Storage considerations

Instances in Cloud Pak for Integration use persistent storage to provide reliable, resilient storage of state data. Before installing, the OpenShift cluster administrator must provide and configure appropriate storage classes that meet the requirements of the instances that you plan to use. For more information, see Understanding persistent storage.

Requirements for RWO storage

For instances that require RWO volumes, Cloud Pak for Integration supports any storage provider that meets all of the following conditions:

  • Is a block storage provider. In other words, you can't use any providers that have traditionally offered RWX storage (including NFS and GlusterFS) to provide RWO volumes.

  • Provides storage that is formatted as ext4 or XFS, to ensure POSIX compliance.

  • Supports dynamic volume provisioning and a volumeBindingMode value of WaitForFirstConsumer.

  • The provider is not documented as being explicitly prohibited from use as a block provider. NFS and GlusterFS are currently prohibited as block providers.

Storage providers

Important:
  • The storage providers in this list provision persistent volumes for use by the product. Not all features of a storage provider (such as snapshot-based backup and restore of the volumes) are supported.
  • The Cloud Pak for Integration support team does not directly support storage components. Ensure that there is an appropriate support arrangement in place, so that if an issue is identified within the storage provider, you can engage with that provider directly.
Tip:
  • Using volume encryption for your chosen storage provider protects your data at rest.
  • For RWO persistent volumes used with Cloud Pak for Integration, a single-zone RWO storage provider may provide the best performance and most cost-effective solution.

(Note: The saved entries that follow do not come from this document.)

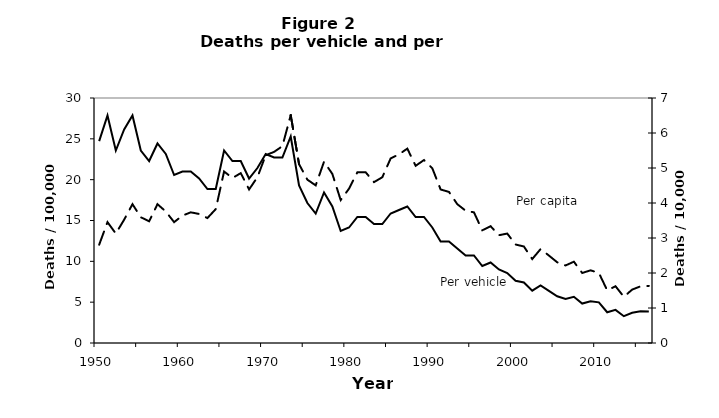
| Category | Series 0 |
|---|---|
| 1950.0 | 12.036 |
| 1951.0 | 14.8 |
| 1952.0 | 13.4 |
| 1953.0 | 15.1 |
| 1954.0 | 17 |
| 1955.0 | 15.4 |
| 1956.0 | 14.9 |
| 1957.0 | 17 |
| 1958.0 | 16.1 |
| 1959.0 | 14.8 |
| 1960.0 | 15.6 |
| 1961.0 | 16 |
| 1962.0 | 15.8 |
| 1963.0 | 15.3 |
| 1964.0 | 16.4 |
| 1965.0 | 21 |
| 1966.0 | 20.2 |
| 1967.0 | 20.8 |
| 1968.0 | 18.8 |
| 1969.0 | 20.3 |
| 1970.0 | 23 |
| 1971.0 | 23.4 |
| 1972.0 | 24.1 |
| 1973.0 | 27.9 |
| 1974.0 | 21.9 |
| 1975.0 | 20 |
| 1976.0 | 19.3 |
| 1977.0 | 22.2 |
| 1978.0 | 20.7 |
| 1979.0 | 17.5 |
| 1980.0 | 18.9 |
| 1981.0 | 20.9 |
| 1982.0 | 20.9 |
| 1983.0 | 19.7 |
| 1984.0 | 20.3 |
| 1985.0 | 22.6 |
| 1986.0 | 23.1 |
| 1987.0 | 23.8 |
| 1988.0 | 21.7 |
| 1989.0 | 22.4 |
| 1990.0 | 21.4 |
| 1991.0 | 18.8 |
| 1992.0 | 18.5 |
| 1993.0 | 17 |
| 1994.0 | 16.2 |
| 1995.0 | 16 |
| 1996.0 | 13.8 |
| 1997.0 | 14.3 |
| 1998.0 | 13.2 |
| 1999.0 | 13.4 |
| 2000.0 | 12.06 |
| 2001.0 | 11.818 |
| 2002.0 | 10.282 |
| 2003.0 | 11.499 |
| 2004.0 | 10.712 |
| 2005.0 | 9.882 |
| 2006.0 | 9.494 |
| 2007.0 | 9.957 |
| 2008.0 | 8.574 |
| 2009.0 | 8.898 |
| 2010.0 | 8.586 |
| 2011.0 | 6.447 |
| 2012.0 | 6.948 |
| 2013.0 | 5.659 |
| 2014.0 | 6.541 |
| 2015.0 | 6.94 |
| 2016.0 | 6.989 |

Because instances that use RWO volumes provide built-in replication, it is not necessary to use a storage provider with cross-availability zone (AZ) replication (such as OpenShift Data Foundation, Portworx, or IBM Storage Fusion). In addition, using these types of storage providers for RWO volumes can result in increased costs for network data transfer between AZs (as in AWS), and reduced performance caused by unnecessary data replication. Instances that use RWX volumes do require that cross-AZ replication be carried out by the storage provider. For more information, see the section, "Using a software-defined storage (SDS) provider".

The following storage providers are validated across all instance types in Cloud Pak for Integration.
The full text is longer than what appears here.